━━━ EXERCISE INPUT ━━━

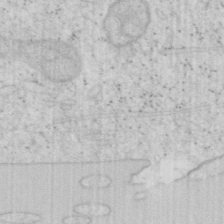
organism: Human
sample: HeLa cells
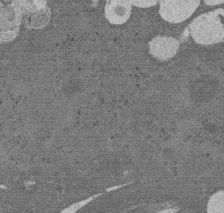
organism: Rat
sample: Salivary granule
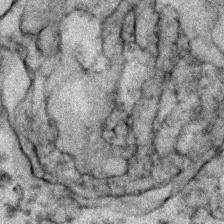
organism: Zebrafish
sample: Zebrafish embryo
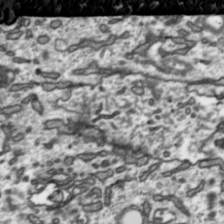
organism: Toxoplasma gondii
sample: Parasites in a vacuole inside a host cell
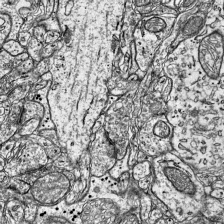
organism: Mouse
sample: Visual Cortex
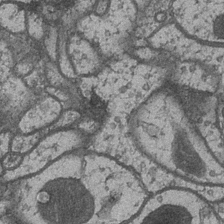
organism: Drosophila
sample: Optic medulla
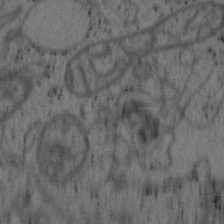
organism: Human
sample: HeLa cells
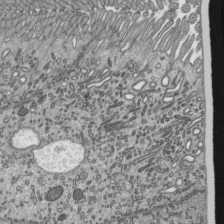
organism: Mouse
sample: Mouse epididymis efferent ductule cilia
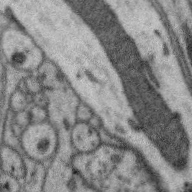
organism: Zebra finch
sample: Brain
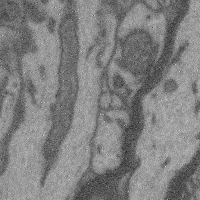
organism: Mouse
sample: Cerebral cortex
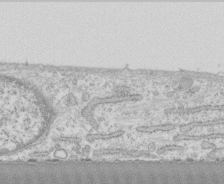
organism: Human
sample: CRL-1474
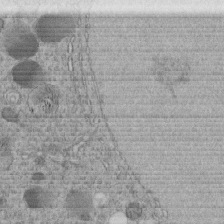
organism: C. elegans
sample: C. elegans embryo early stage
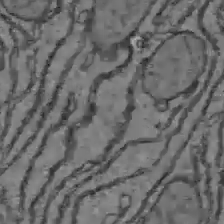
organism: C57BL Mouse
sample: Liver
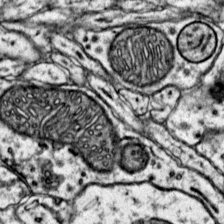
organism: Mouse
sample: Primary visual cortex
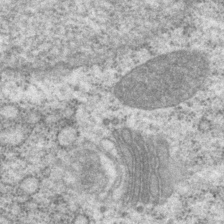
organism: P. pacificus
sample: Pharynx
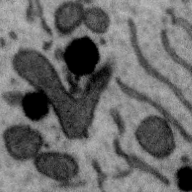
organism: Zebra finch
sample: Brain
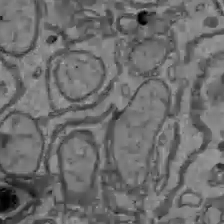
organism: C57BL Mouse
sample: Liver
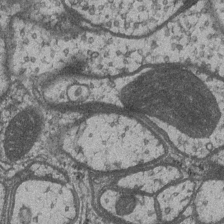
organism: Drosophila
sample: Optic medulla
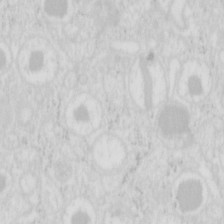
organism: Mouse
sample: Pancreas
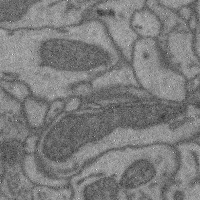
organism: Mouse
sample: Cerebral cortex
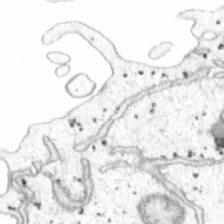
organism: Human
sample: HeLa cells
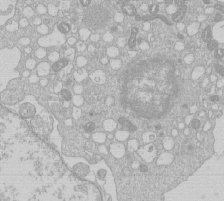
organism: Human
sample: Macrophage cells
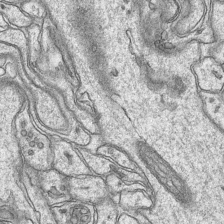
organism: Mouse
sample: CA1 Hippocampus
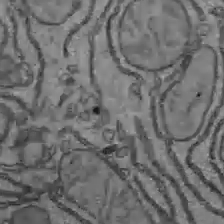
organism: C57BL Mouse
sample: Liver
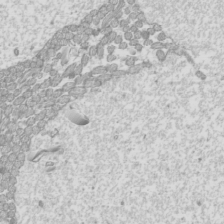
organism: Mouse
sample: Cilia; mouse epididymis
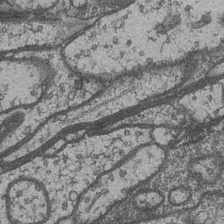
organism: Drosophila
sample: Optic medulla
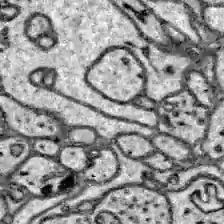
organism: Zebrafish
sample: Brain
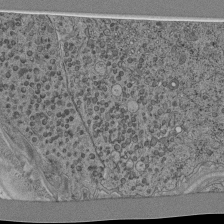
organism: C. elegans
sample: C. elegans pharynx
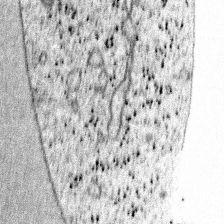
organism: Human
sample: HeLa cells
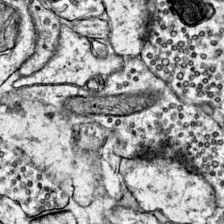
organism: Mouse
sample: Primary visual cortex
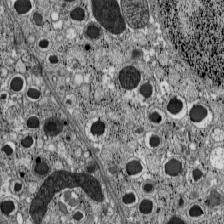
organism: C57BL Mouse
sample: Pancreatic islet
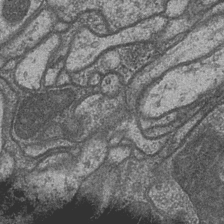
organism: Drosophila
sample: Optic medulla
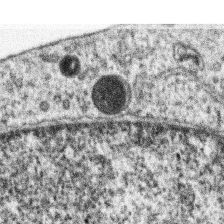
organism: Human
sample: HeLa cells
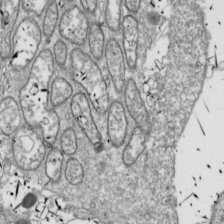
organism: Drosophila
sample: Cell division; meiosis; drosophila spermatocytes
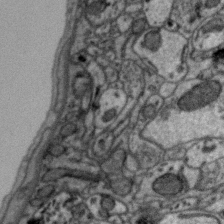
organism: Zebra finch
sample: Brain
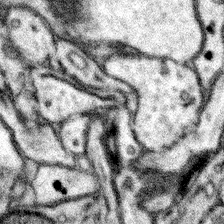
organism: Mouse
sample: Somatosensory cortex neuropil
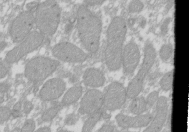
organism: Xenopus
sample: Cilia; centrioles in frog embryo cells
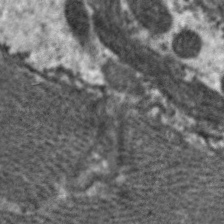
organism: C. elegans
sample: Pharynx
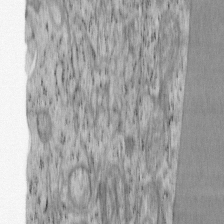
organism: Human
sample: HeLa cells
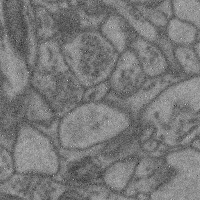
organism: Mouse
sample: Cerebral cortex
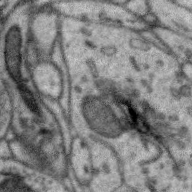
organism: Zebra finch
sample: Brain
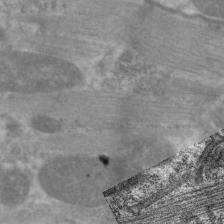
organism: C. elegans
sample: Pharynx
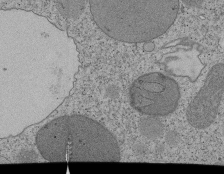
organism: Tetrahymena
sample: Cilia in tetrahymena
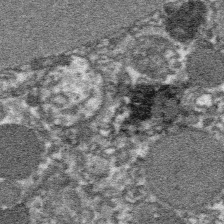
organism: Platynereis dumerilii
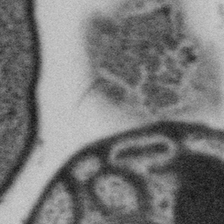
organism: Gemmata obscuriglobus
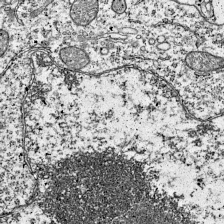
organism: Mouse
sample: Visual Cortex
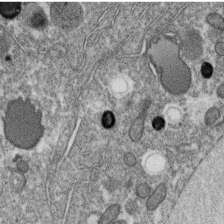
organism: C. elegans
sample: C. elegans oocyte; sperm cells
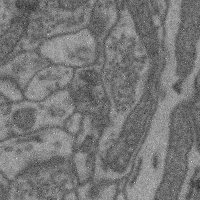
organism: Mouse
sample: Cerebral cortex
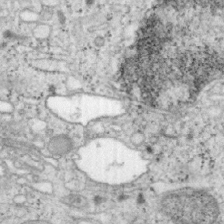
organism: Mouse
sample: OT-I killer T cells with ID8 ovarian cancer cells
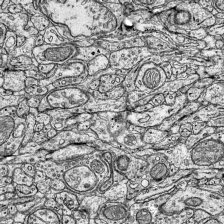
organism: Mouse
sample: Visual Cortex
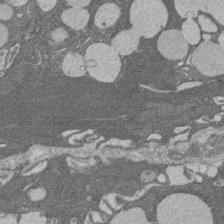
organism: Rat
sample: Salivary granule
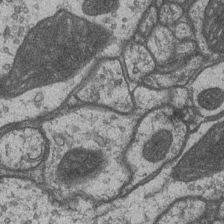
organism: Drosophila
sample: Optic medulla
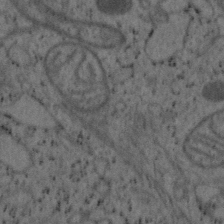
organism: Human
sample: HeLa cells
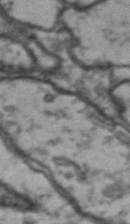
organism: Drosophila
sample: Brain
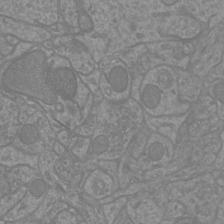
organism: Mouse
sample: Cortical neurons
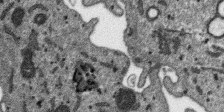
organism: Human
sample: Lung epithelial cells infected with SARS-CoV-2
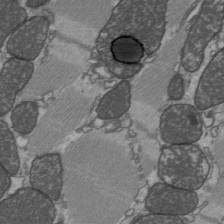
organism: C57BL Mouse
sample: Heart
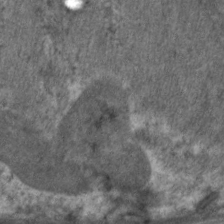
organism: C. elegans
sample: Pharynx
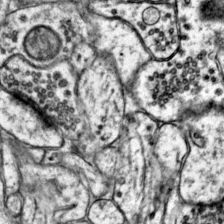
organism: Mouse
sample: Primary visual cortex
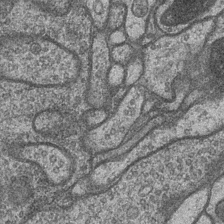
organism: Drosophila
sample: Optic medulla
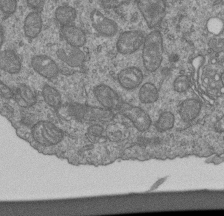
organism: Human
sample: Retinal organoid Rod and Cone cells
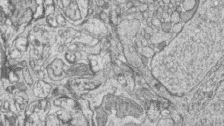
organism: Zebrafish
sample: synaptic ribbons in rod cells and cone cells
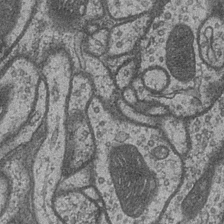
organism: Drosophila
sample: Optic medulla
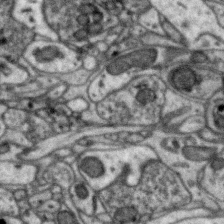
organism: Zebra finch
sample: Brain
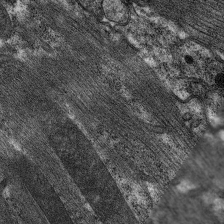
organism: C. elegans
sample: Pharynx
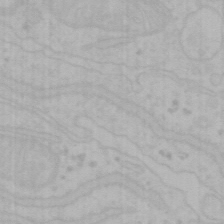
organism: Mouse
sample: Choroid plexus
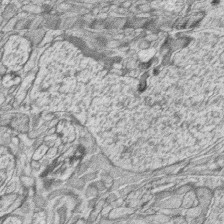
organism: Zebrafish
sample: synaptic ribbons in rod cells and cone cells
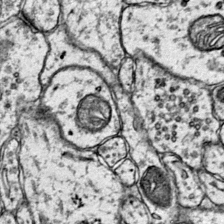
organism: Mouse
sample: Primary visual cortex
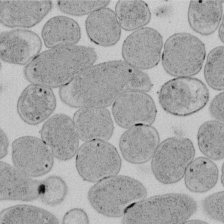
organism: E. coli
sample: Bacterial nucleoid
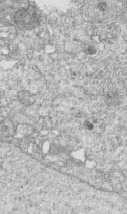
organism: Human
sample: HeLa cell HIV synapse
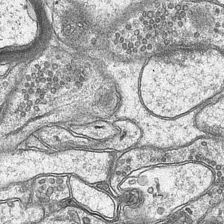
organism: Mouse
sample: CA1 Hippocampus
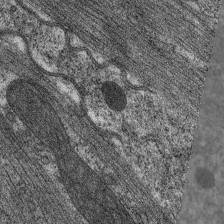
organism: C. elegans
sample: Pharynx
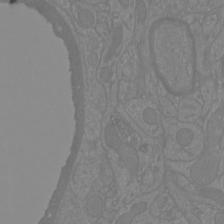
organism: Mouse
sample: Cortical neurons
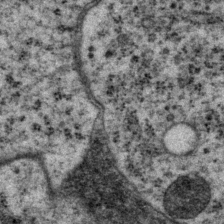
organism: P. pacificus
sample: Pharynx
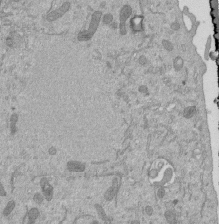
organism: Mouse
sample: ED-1 cell nuclei; centrioles
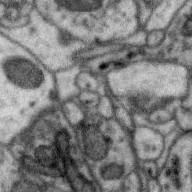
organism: Zebra finch
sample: Brain
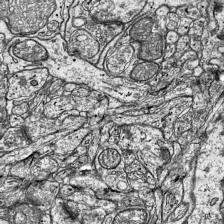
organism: Mouse
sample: Visual Cortex
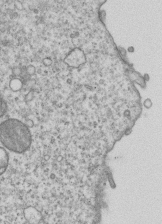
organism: Human
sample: MDA-MB-231 cells
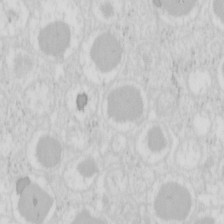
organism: Mouse
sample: Pancreas
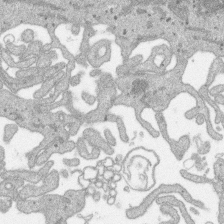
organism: Human
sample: Lung epithelial cells infected with SARS-CoV-2
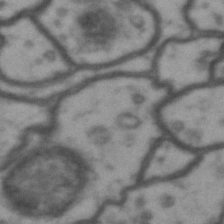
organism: Drosophila
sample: Brain
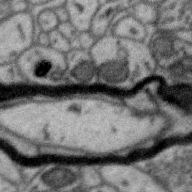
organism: Zebra finch
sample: Brain
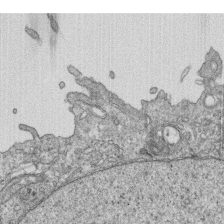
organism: Human
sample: HeLa cell HIV synapse
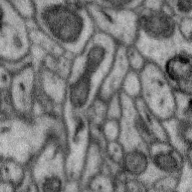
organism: Zebra finch
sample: Brain
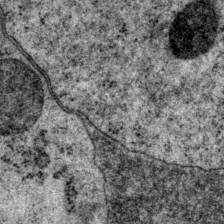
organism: P. pacificus
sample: Pharynx
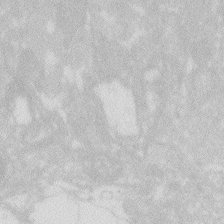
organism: Zebrafish
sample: Macrophage
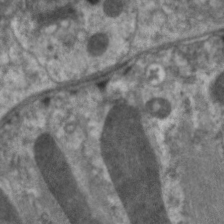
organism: C. elegans
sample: Pharynx
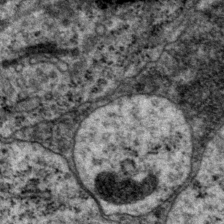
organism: P. pacificus
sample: Pharynx
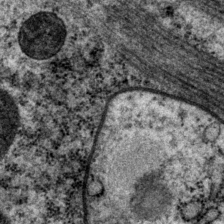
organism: P. pacificus
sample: Pharynx

━━━

YOUR ASSIGNMENT
Exact wording is required throughout: write out all the records, but no pictures.

WRITTEN RESPONSE
organism: Human
sample: HeLa cells
organism: Rat
sample: Salivary granule
organism: Zebrafish
sample: Zebrafish embryo
organism: Toxoplasma gondii
sample: Parasites in a vacuole inside a host cell
organism: Mouse
sample: Visual Cortex
organism: Drosophila
sample: Optic medulla
organism: Human
sample: HeLa cells
organism: Mouse
sample: Mouse epididymis efferent ductule cilia
organism: Zebra finch
sample: Brain
organism: Mouse
sample: Cerebral cortex
organism: Human
sample: CRL-1474
organism: C. elegans
sample: C. elegans embryo early stage
organism: C57BL Mouse
sample: Liver
organism: Mouse
sample: Primary visual cortex
organism: P. pacificus
sample: Pharynx
organism: Zebra finch
sample: Brain
organism: C57BL Mouse
sample: Liver
organism: Drosophila
sample: Optic medulla
organism: Mouse
sample: Pancreas
organism: Mouse
sample: Cerebral cortex
organism: Human
sample: HeLa cells
organism: Human
sample: Macrophage cells
organism: Mouse
sample: CA1 Hippocampus
organism: C57BL Mouse
sample: Liver
organism: Mouse
sample: Cilia; mouse epididymis
organism: Drosophila
sample: Optic medulla
organism: Zebrafish
sample: Brain
organism: C. elegans
sample: C. elegans pharynx
organism: Human
sample: HeLa cells
organism: Mouse
sample: Primary visual cortex
organism: C57BL Mouse
sample: Pancreatic islet
organism: Drosophila
sample: Optic medulla
organism: Human
sample: HeLa cells
organism: Drosophila
sample: Cell division; meiosis; drosophila spermatocytes
organism: Zebra finch
sample: Brain
organism: Mouse
sample: Somatosensory cortex neuropil
organism: Xenopus
sample: Cilia; centrioles in frog embryo cells
organism: C. elegans
sample: Pharynx
organism: Human
sample: HeLa cells
organism: Mouse
sample: Cerebral cortex
organism: Zebra finch
sample: Brain
organism: C. elegans
sample: Pharynx
organism: Tetrahymena
sample: Cilia in tetrahymena
organism: Platynereis dumerilii
organism: Gemmata obscuriglobus
organism: Mouse
sample: Visual Cortex
organism: C. elegans
sample: C. elegans oocyte; sperm cells
organism: Mouse
sample: Cerebral cortex
organism: Mouse
sample: OT-I killer T cells with ID8 ovarian cancer cells
organism: Mouse
sample: Visual Cortex
organism: Rat
sample: Salivary granule
organism: Drosophila
sample: Optic medulla
organism: Human
sample: HeLa cells
organism: Drosophila
sample: Brain
organism: Mouse
sample: Cortical neurons
organism: Human
sample: Lung epithelial cells infected with SARS-CoV-2
organism: C57BL Mouse
sample: Heart
organism: C. elegans
sample: Pharynx
organism: Mouse
sample: Primary visual cortex
organism: Drosophila
sample: Optic medulla
organism: Human
sample: Retinal organoid Rod and Cone cells
organism: Zebrafish
sample: synaptic ribbons in rod cells and cone cells
organism: Drosophila
sample: Optic medulla
organism: Zebra finch
sample: Brain
organism: C. elegans
sample: Pharynx
organism: Mouse
sample: Choroid plexus
organism: Zebrafish
sample: synaptic ribbons in rod cells and cone cells
organism: Mouse
sample: Primary visual cortex
organism: E. coli
sample: Bacterial nucleoid
organism: Human
sample: HeLa cell HIV synapse
organism: Mouse
sample: CA1 Hippocampus
organism: C. elegans
sample: Pharynx
organism: Mouse
sample: Cortical neurons
organism: P. pacificus
sample: Pharynx
organism: Mouse
sample: ED-1 cell nuclei; centrioles
organism: Zebra finch
sample: Brain
organism: Mouse
sample: Visual Cortex
organism: Human
sample: MDA-MB-231 cells
organism: Mouse
sample: Pancreas
organism: Human
sample: Lung epithelial cells infected with SARS-CoV-2
organism: Drosophila
sample: Brain
organism: Zebra finch
sample: Brain
organism: Human
sample: HeLa cell HIV synapse
organism: Zebra finch
sample: Brain
organism: P. pacificus
sample: Pharynx
organism: Zebrafish
sample: Macrophage
organism: C. elegans
sample: Pharynx
organism: P. pacificus
sample: Pharynx
organism: P. pacificus
sample: Pharynx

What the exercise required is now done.